The Mother of all Puzzles
From a reader submitted puzzler on Car Talk (Aug. 23, 2008) which I first read about in William Poundstone's book "Are You Smart Enough to Work at Google". Hilarious reactions by readers on Peter Norvig's post on G+!
So, either you can laugh about it, or start solving this mother of all puzzles!!
Update:
On second thought this should be called "The deranged offspring of all puzzles" instead of the title above.
So, either you can laugh about it, or start solving this mother of all puzzles!!

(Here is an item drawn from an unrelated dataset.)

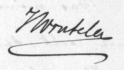 Unterschrift von Jost Winteler (1846–1929) auf einem Brief vom 2. Januar 1876 (Archiv des Schweizerischen Idiotikons in Zürich).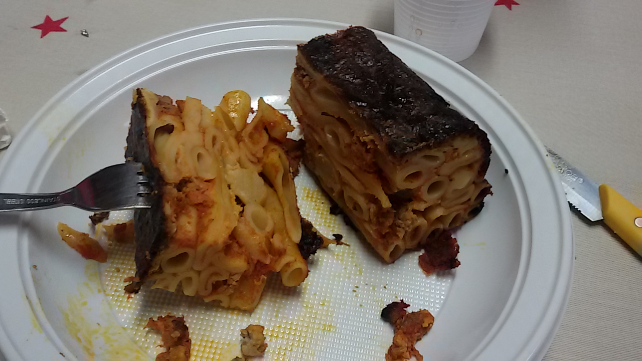 mpurnato di Campobello di Licata

A hundred prisoners are each locked in a room with three pirates, one of whom will walk the plank in the morning. Each prisoner has 10 bottles of wine, one of which has been poisoned; and each pirate has 12 coins, one of which is counterfeit and weighs either more or less than a genuine coin. In the room is a single switch, which the prisoner may either leave as it is, or flip. Before being led into the rooms, the prisoners are all made to wear either a red hat or a blue hat; they can see all the other prisoners' hats, but not their own. Meanwhile, a six-digit prime number of monkeys multiply until their digits reverse, then all have to get across a river using a canoe that can hold at most two monkeys at a time. But half the monkeys always lie and the other half always tell the truth. Given that the Nth prisoner knows that one of the monkeys doesn't know that a pirate doesn't know the product of two numbers between 1 and 100 without knowing that the N+1th prisoner has flipped the switch in his room or not after having determined which bottle of wine was poisoned and what colour his hat is, what is the solution to this puzzle?
Update:
On second thought this should be called "The deranged offspring of all puzzles" instead of the title above.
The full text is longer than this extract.